Работать в поле мне было не в новинку. Перед этим я не раз помогал отцу. Особенно нравилось пахать ночью, ощущая твердую и лязгающую поступь своего «стального коня», и изредко, оглядываясь сквозь подсветку назад, на плуг, любоваться, как ровно, и, поблескивая, укладываются в полумраке развалы чернозема.
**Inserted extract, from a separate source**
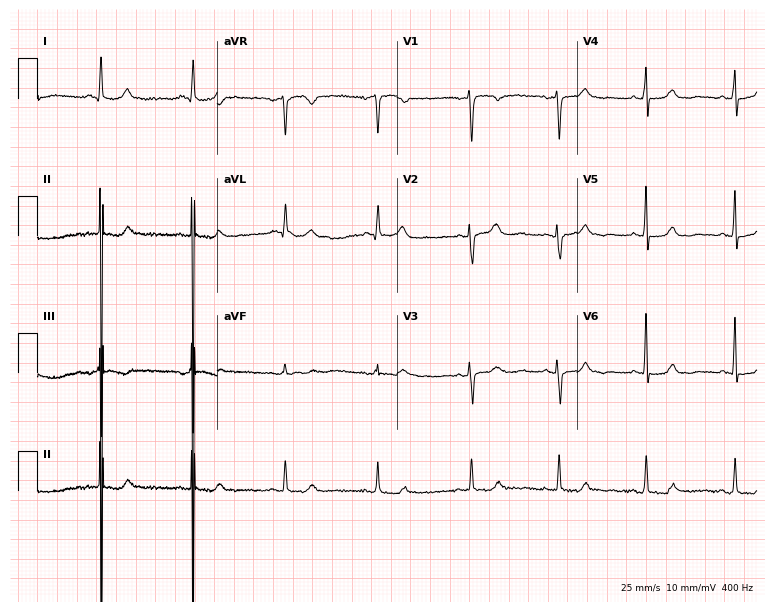
ECG — a 49-year-old female patient. Screened for six findings — first-degree AV block, right bundle branch block, left bundle branch block, sinus bradycardia, atrial fibrillation, sinus tachycardia — none is recorded.

Я уверен, что в каждом из нас в разной степени глубоко, на подсознательном, а может быть даже глубже, на генетическом уровне сидит страх перед голодом, величайший инстинкт самосохранения человечества, подталкивающий и сподвигающий его на созидательную работу. Так вот, в пору своей юности я впервые почувствовал его, а потому не было выше удовольствия, чем осознание своей сопричастности к добыванию благ, к делу, которое мало-помалу, под стук ликующего сердца, загоняет этот поднявшийся и охвативший страх обратно внутрь, до следующей весны.
В общем, я вновь стал чувствовать интерес к жизни, в которой светлым маячком для меня была Дамирет. На первую зарплату я купил ей в сельмаге белый шарфик с золотыми бисеринками и она несказанно обрадовалась не только подарку, но и тому, что, вручая его, улыбнулся перед ней в первый раз за эти месяцы.